Craven cowardice. She should tell them what they could do with their squeeze play. She should tell them what they could do with any one of their orifices. If she did, she’d be out of a job almost as fast as she’d be out of a bed. Her mother had always told her to pray the Hail Mary for patience. Kate spun through it six times without a pause and still couldn’t see past the anger.

“That would be fine,” Mr. Fellows acknowledged with an uncomfortable smile. “I’ll just leave it to Sergeant McWilliams to follow up, all right?”

Kate couldn’t manage much more than a nod. Then she saw Fellows and the lawyer exchange a meaningful look and realized the show wasn’t completely over.

“Um, Kate, there is one other thing,” Fellows admitted, already on his feet for a quick getaway. “Doctor Fleischer did have a legitimate complaint. You acted completely without doctor’s orders yesterday. Mr. Gunn has decided that a verbal warning will be recorded on your file. All right?”

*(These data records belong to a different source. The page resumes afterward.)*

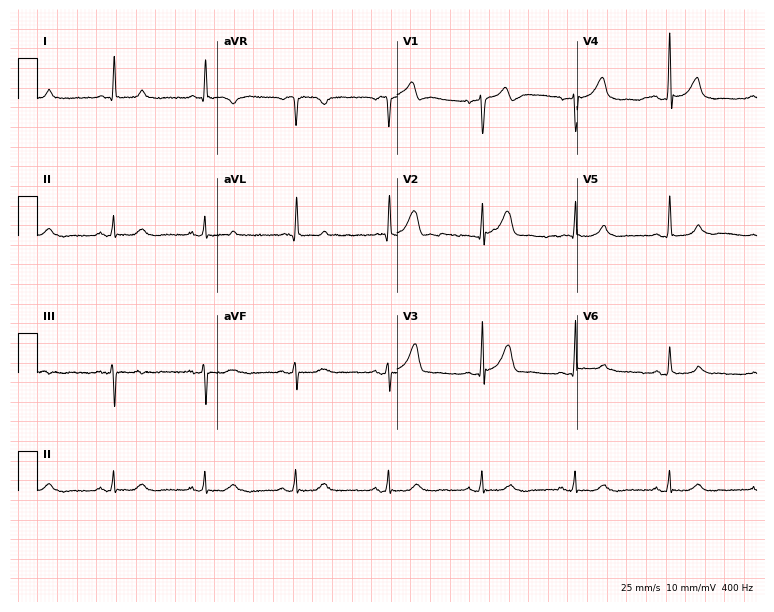
ECG — a male patient, 61 years old. Labelled as a normal ECG.
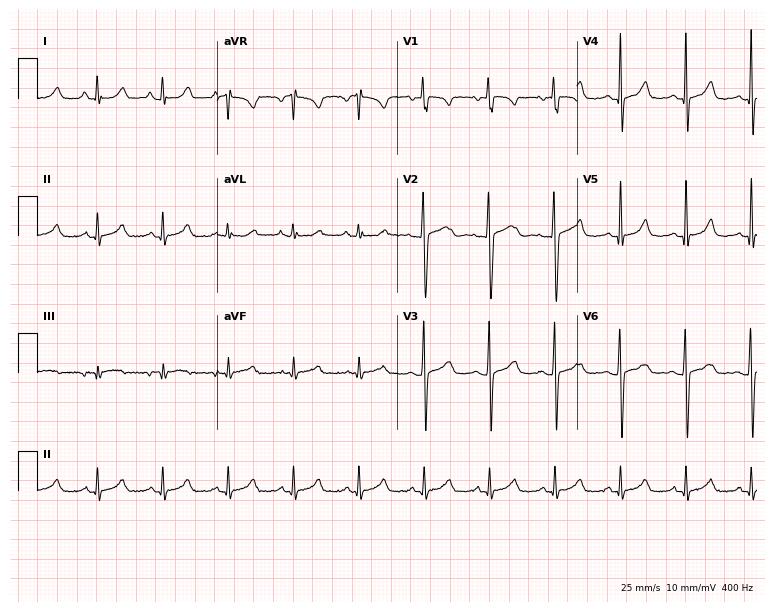
12-lead ECG from a male, 58 years old. Labelled as a normal ECG.
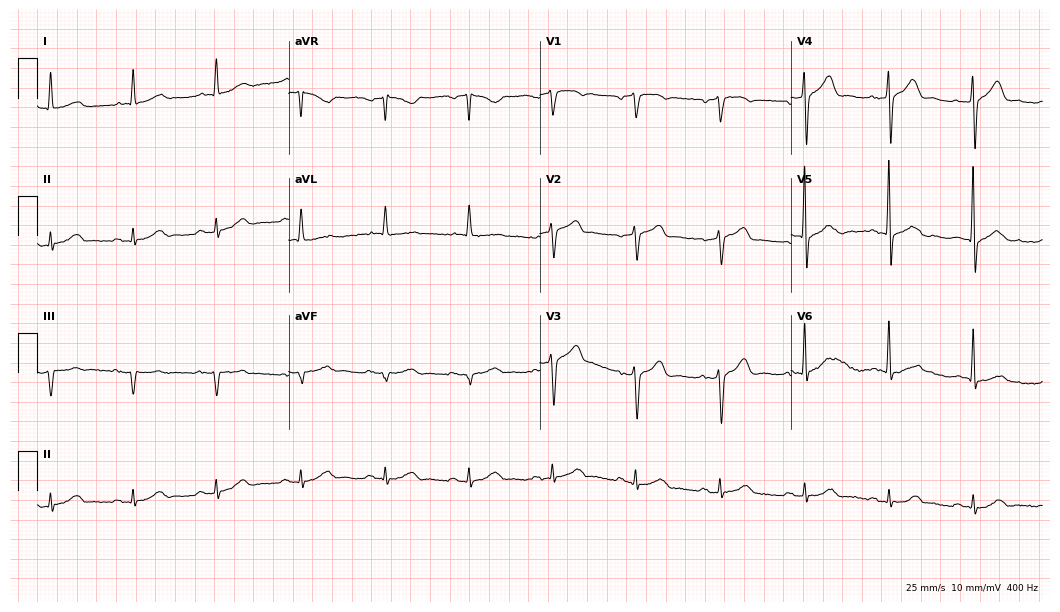
12-lead ECG from a 79-year-old male patient. Labelled as a normal ECG.
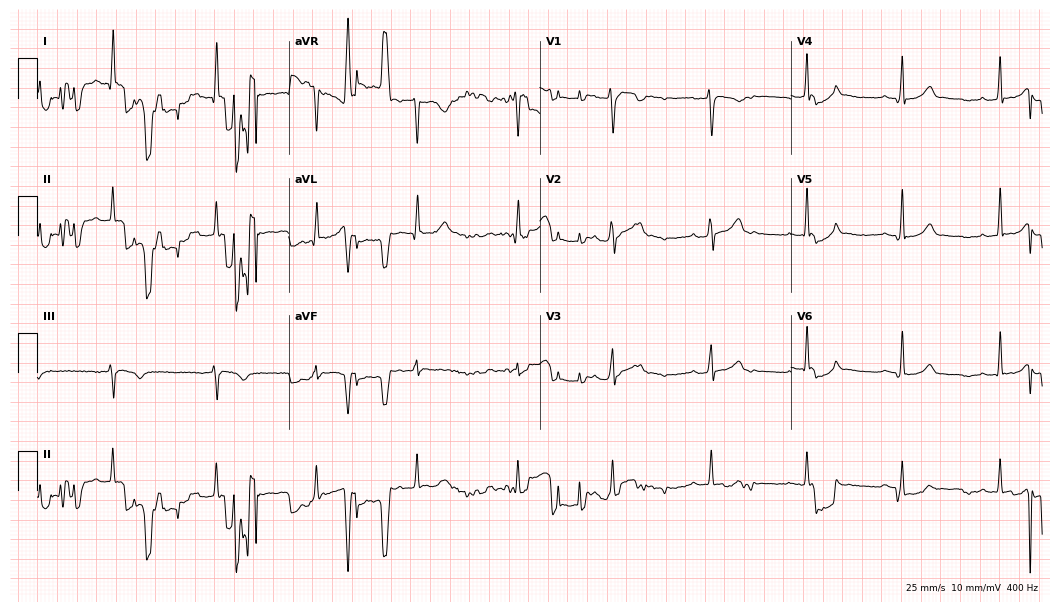
ECG — a 26-year-old male patient. Screened for six findings — first-degree AV block, right bundle branch block, left bundle branch block, sinus bradycardia, atrial fibrillation, sinus tachycardia — none is recorded. Findings outside these six are not listed.
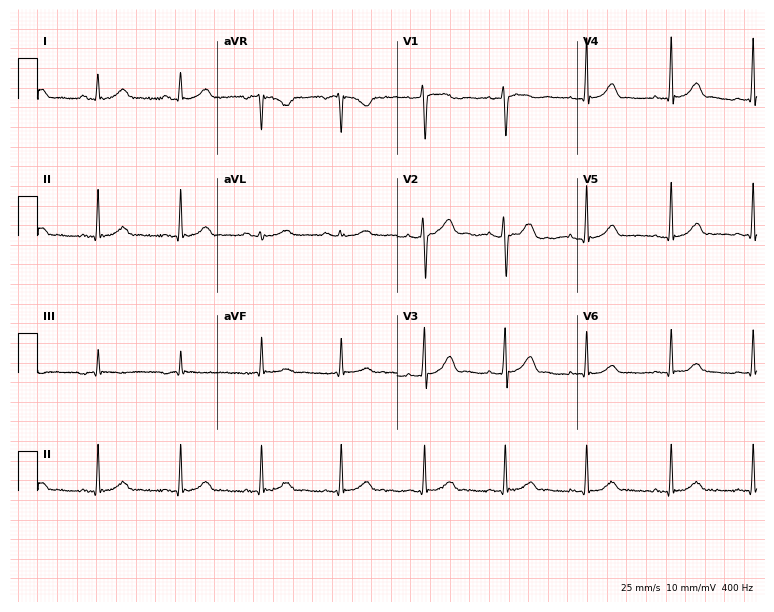
Resting 12-lead electrocardiogram. Patient: a female, 32 years old. Read as a normal ECG.
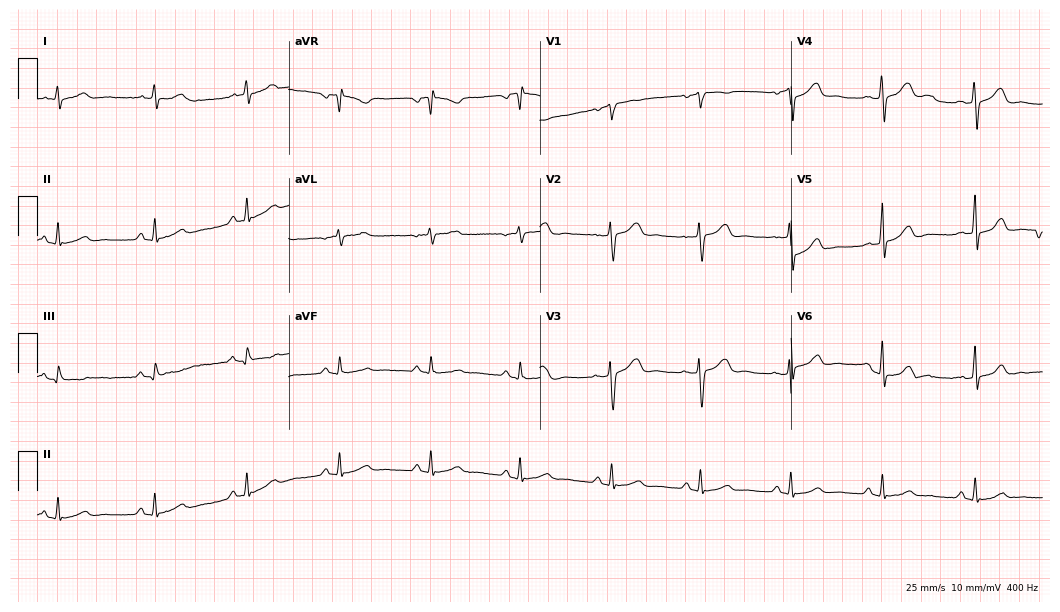
Standard 12-lead ECG recorded from a 38-year-old female (10.2-second recording at 400 Hz). Read as a normal ECG.
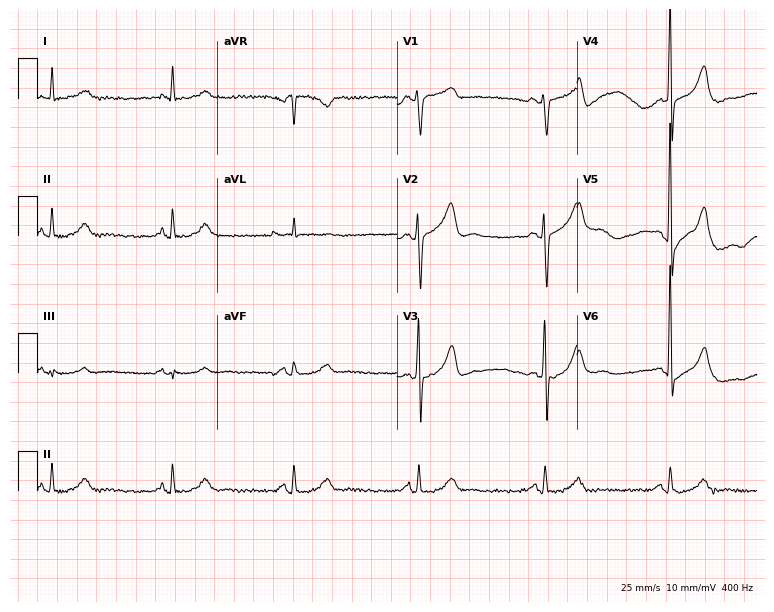
12-lead ECG from a 69-year-old male patient. Shows sinus bradycardia (a sinus rate of 50 beats per minute or less).
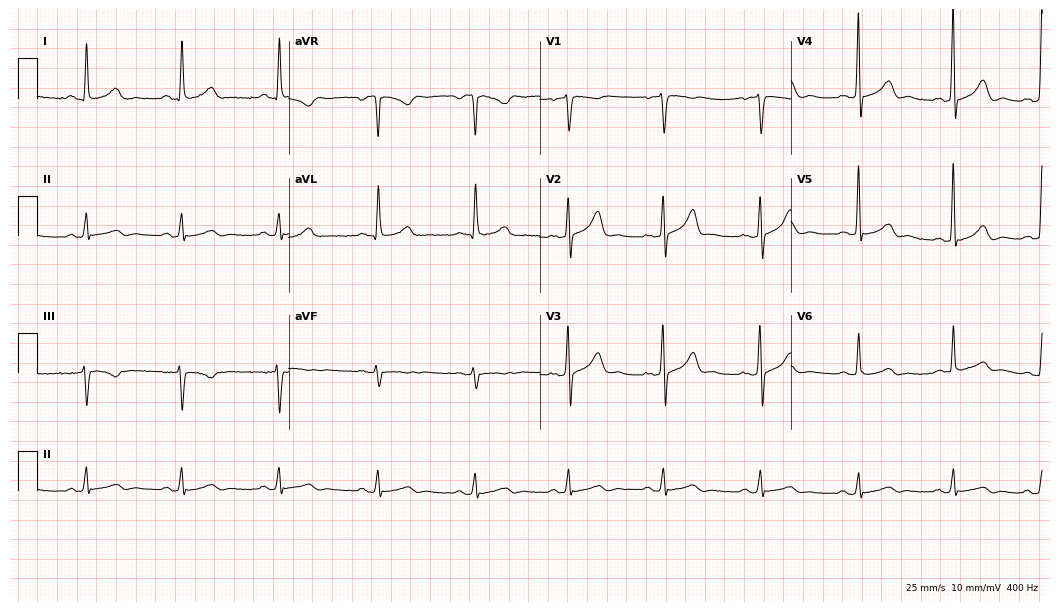
Standard 12-lead ECG recorded from a female, 21 years old (10.2-second recording at 400 Hz). Read as a normal ECG.
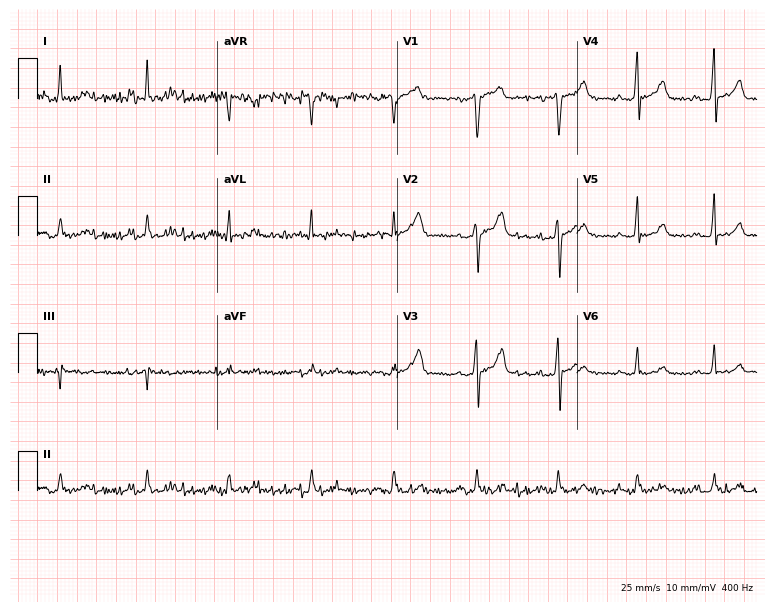
12-lead ECG from a 41-year-old female. Screened for six findings — first-degree AV block, right bundle branch block (RBBB), left bundle branch block (LBBB), sinus bradycardia, atrial fibrillation (AF), sinus tachycardia — none is recorded.
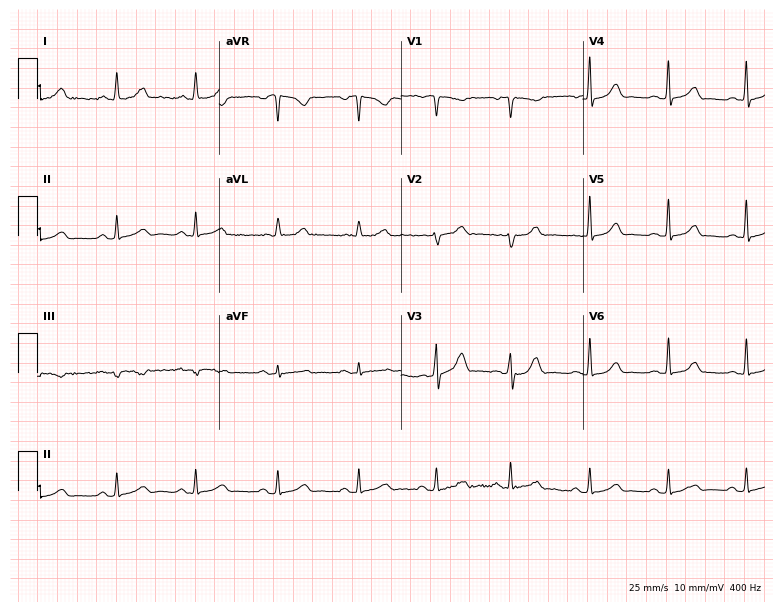
Standard 12-lead ECG recorded from a 40-year-old female. None of these six findings is recorded: first-degree AV block, right bundle branch block, left bundle branch block, sinus bradycardia, atrial fibrillation, sinus tachycardia. Only these six findings were labelled.
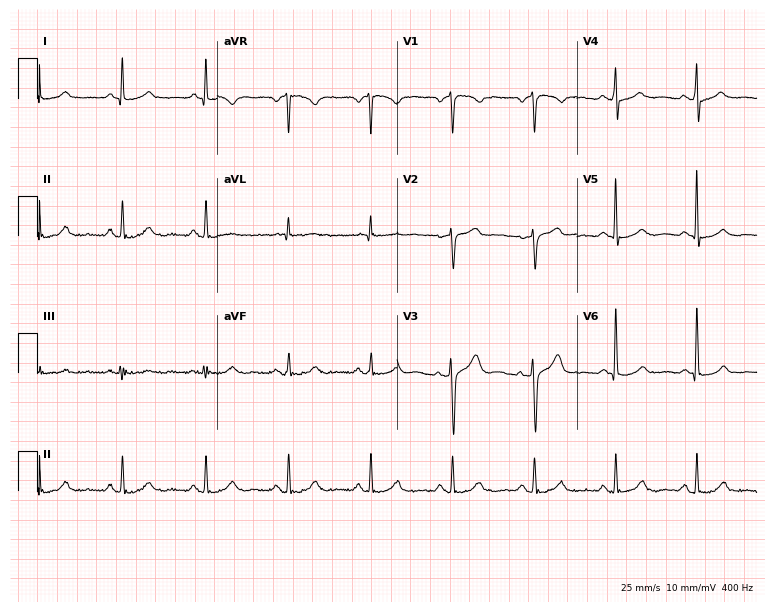
12-lead ECG from a woman, 59 years old. Screened for six findings — first-degree AV block, right bundle branch block (RBBB), left bundle branch block (LBBB), sinus bradycardia, atrial fibrillation (AF), sinus tachycardia — none is recorded.
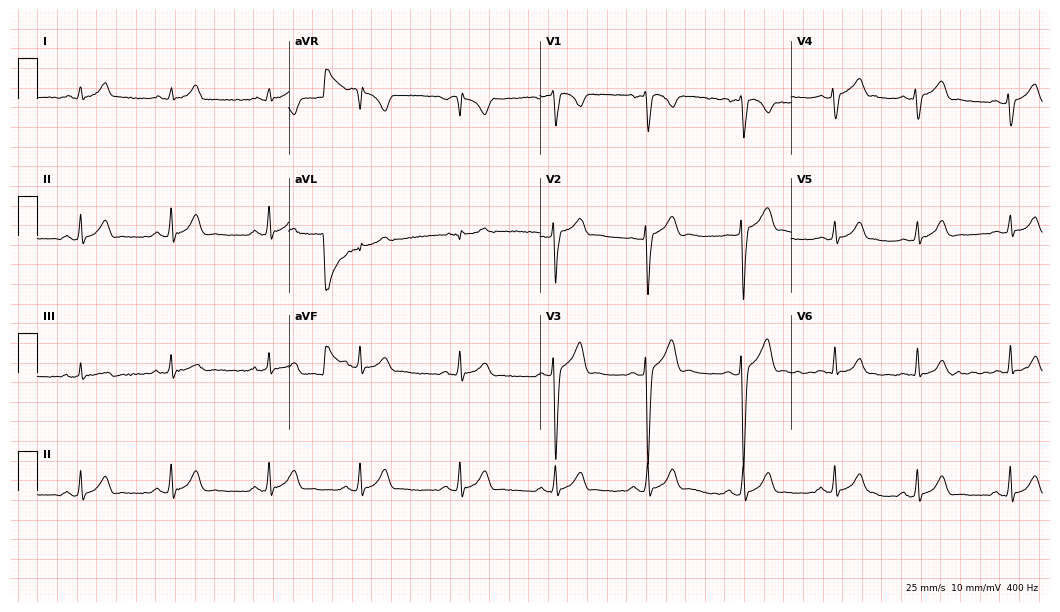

All right? No, not really. The rage flared again. Kate wanted somebody to at least acknowledge that she’d only done what she should have done. But she knew better. So she closed her eyes and quieted the firestorm in her chest and gathered her crutches for the long walk back to her room.

Halfway down the hall, she saw Mr. Gunn coming her way. Another suit, almost interchangeable with the crew she’d just left, but with a little more self indulgence visible in his florid features. Dark hair, dark eyes, a man who fondled his tie when he spoke as if enjoying a little vicarious transference. The kind of hospital CEO who’d had a private dining room installed next to his office so he never had to break bread with his staff.